E os seus pregadores de resignação são os que mais vociferam, mas é justamente a esses que me apraz gritar ao ouvido: “Sim! Eu sou Zaratustra o ímpio!”


Os pregadores de resignação! Onde quer que haja ruindade, enfermidade e tinha, arrastam-se como piolhos e só por nojo os não esmago!


Pois bem! Eis o sermão que lhes prego ao ouvido: eu sou Zaratustra, o ímpio que diz: “Quem há mais ímpio de que eu, para me regozijar com a sua ensinança?”


Eu sou Zaratustra, o ímpio: aonde encontrarei semelhantes meus? Semelhantes meus são todos os que se dão a si próprios, à sua vontade se desprendem de toda a resignação.


Eu sou Zaratustra, o ímpio; no meu caldeirão cozo todos os sucessos; e só quando estão em ponto é que lhes dou as boas-vindas como sustento meu.


E mais de um acidente se me aproximou com ares de senhor; mas a minha vontade falou-lhe de uma maneira ainda mais dominante, e logo se me ajoelhou aos pés, suplicando-me lhe desse asilo e acolhesse cordialmente, dizendo em tom adulador: “Olha Zaratustra: só um amigo pode aproximar-se assim de um amigo!”


A quem falar, porém, quando ninguém tem os meus ouvidos? Por isso quero gritar a todos os ventos:


Gente mesquinha, cada vez vos amesquinhais mais! Gente acomodaticia, estai-vos esmigalhando! E acabareis por irdes a pique com a vossa infinidade de minguadas virtudes, minguadas comissões e de minguada resignação.


O vosso solo é demasiado fofo e mole! E para uma árvore se tornar grande tem que se abraçar a duras rochas com duras raízes.


Até o que omitís a tecer a teia do futuro dos homens, até o vosso nada é uma teia de aranha e uma aranha que vive o sangue do futuro.


E quando recebeis é como se furtásseis, mesquinhos e virtuosos; até entre ladrões, contudo, diz a honra: “Só se deve furtar onde não se pode saquear”.


Isto dá-se: tal é também uma doutrina de resignação; mas eu vos digo, a vós que amais as vossas comodidades: isto toma-se e tomar-se-á sempre ainda mais de vós.


Ai! se não acabardes de uma vez com essa vontade a meias! Não saberdes ser decididos tanto para a preguiça como para a ação!


Ai! se não compreenderdes estas palavras minhas: “Fazei sempre o que quiserdes; mas sede desde logo daqueles que podem querer!”


“Amais sempre o vosso próximo como a vós mesmos: mas sede desde logo dos que se amam a si mesmos — dos que se amam com grande desdém”.

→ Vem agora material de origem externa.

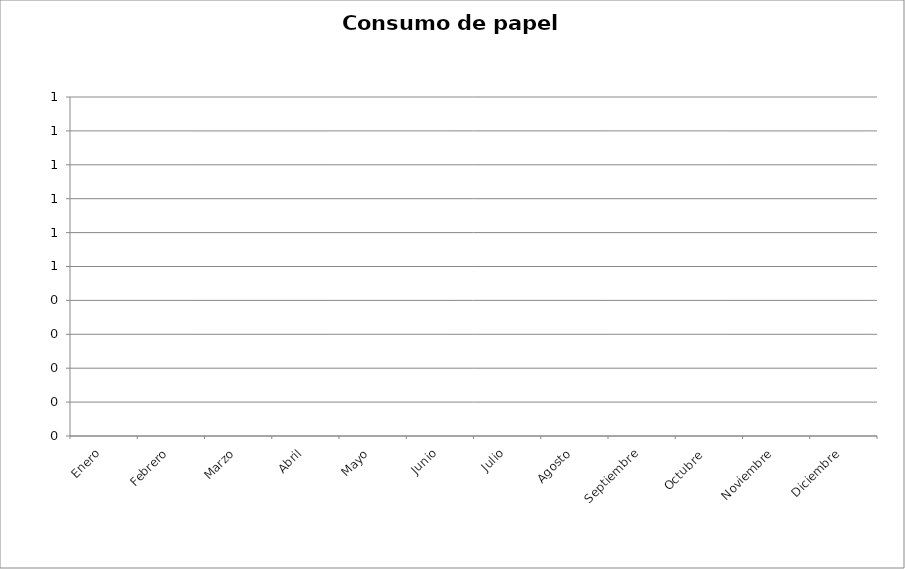
| Category | Series 0 |
|---|---|
| Enero | 0 |
| Febrero | 0 |
| Marzo | 0 |
| Abril | 0 |
| Mayo | 0 |
| Junio | 0 |
| Julio | 0 |
| Agosto | 0 |
| Septiembre | 0 |
| Octubre  | 0 |
| Noviembre | 0 |
| Diciembre | 0 |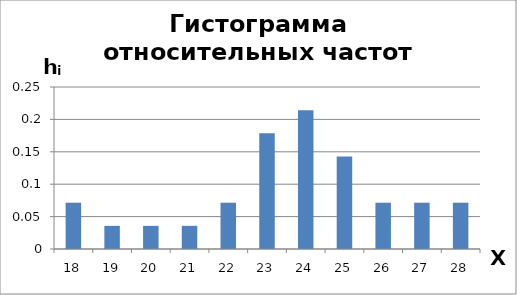
| Category | Series 0 |
|---|---|
| 18.0 | 0.071 |
| 19.0 | 0.036 |
| 20.0 | 0.036 |
| 21.0 | 0.036 |
| 22.0 | 0.071 |
| 23.0 | 0.179 |
| 24.0 | 0.214 |
| 25.0 | 0.143 |
| 26.0 | 0.071 |
| 27.0 | 0.071 |
| 28.0 | 0.071 |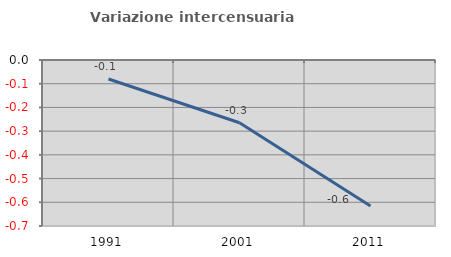
| Category | Variazione intercensuaria annua |
|---|---|
| 1991.0 | -0.08 |
| 2001.0 | -0.265 |
| 2011.0 | -0.616 |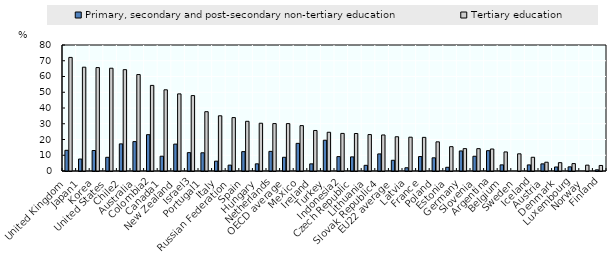
| Category | Primary, secondary and post-secondary non-tertiary education | Tertiary education |
|---|---|---|
| United Kingdom | 13.142 | 72.118 |
| Japan1 | 7.593 | 65.905 |
| Korea | 13.014 | 65.669 |
| United States | 8.691 | 65.257 |
| Chile2 | 17.217 | 64.339 |
| Australia | 18.669 | 61.24 |
| Colombia2 | 23.072 | 54.346 |
| Canada1 | 9.393 | 51.553 |
| New Zealand | 17.08 | 48.967 |
| Israel3 | 11.663 | 47.879 |
| Portugal1 | 11.565 | 37.65 |
| Italy | 6.242 | 35.052 |
| Russian Federation | 3.726 | 33.91 |
| Spain | 12.301 | 31.548 |
| Hungary | 4.546 | 30.324 |
| Netherlands | 12.462 | 30.102 |
| OECD average | 8.705 | 30.094 |
| Mexico | 17.541 | 28.817 |
| Ireland | 4.532 | 25.725 |
| Turkey | 19.54 | 24.584 |
| Indonesia2 | 9.14 | 23.864 |
| Czech Republic | 8.96 | 23.808 |
| Lithuania | 3.609 | 23.136 |
| Slovak Republic4 | 10.846 | 22.884 |
| EU22 average | 6.809 | 21.737 |
| Latvia | 2.049 | 21.464 |
| France | 9.175 | 21.359 |
| Poland | 8.369 | 18.503 |
| Estonia | 2.351 | 15.448 |
| Germany | 12.737 | 14.205 |
| Slovenia | 9.36 | 14.193 |
| Argentina | 12.905 | 13.963 |
| Belgium | 3.899 | 12.106 |
| Sweden | 0 | 10.912 |
| Iceland | 3.87 | 8.714 |
| Austria | 4.525 | 5.569 |
| Denmark | 2.552 | 5.291 |
| Luxembourg | 2.638 | 4.701 |
| Norway | 0 | 3.718 |
| Finland | 0.738 | 3.516 |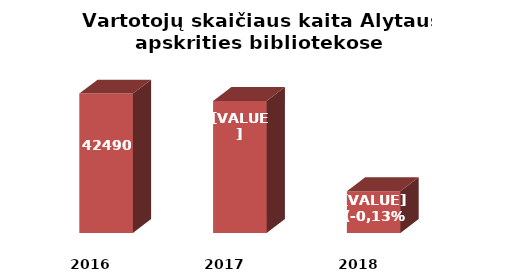
| Category | Series 0 |
|---|---|
| 2016.0 | 42490 |
| 2017.0 | 42433 |
| 2018.0 | 41727 |

Assim falava Zaratustra, o ímpio.


“Mas, para que falar, quando ninguém tem os meus ouvidos? Ainda é hora demasiada matutina para mim.


Eu sou entre esta gente o meu próprio precursor, o meu próprio canto de galo nas ruas escuras.


Chega, porém, a sua hora! Chega também a minha! A cada hora se tornam mais pequenos, mais pobres, mais estéreis: pobre erva! pobre terra!


Breve estarão na minha frente como erva seca, como uma estepe, e verdadeiramente fatigados de si mesmos, e mais sedentos de fogo que de água!


Ó! bendita a hora do raio! Ó! mistério dantes do meio-dia! Há de chegar a vez de eu os converter em corrente de fogo e em profetas de línguas de chamas.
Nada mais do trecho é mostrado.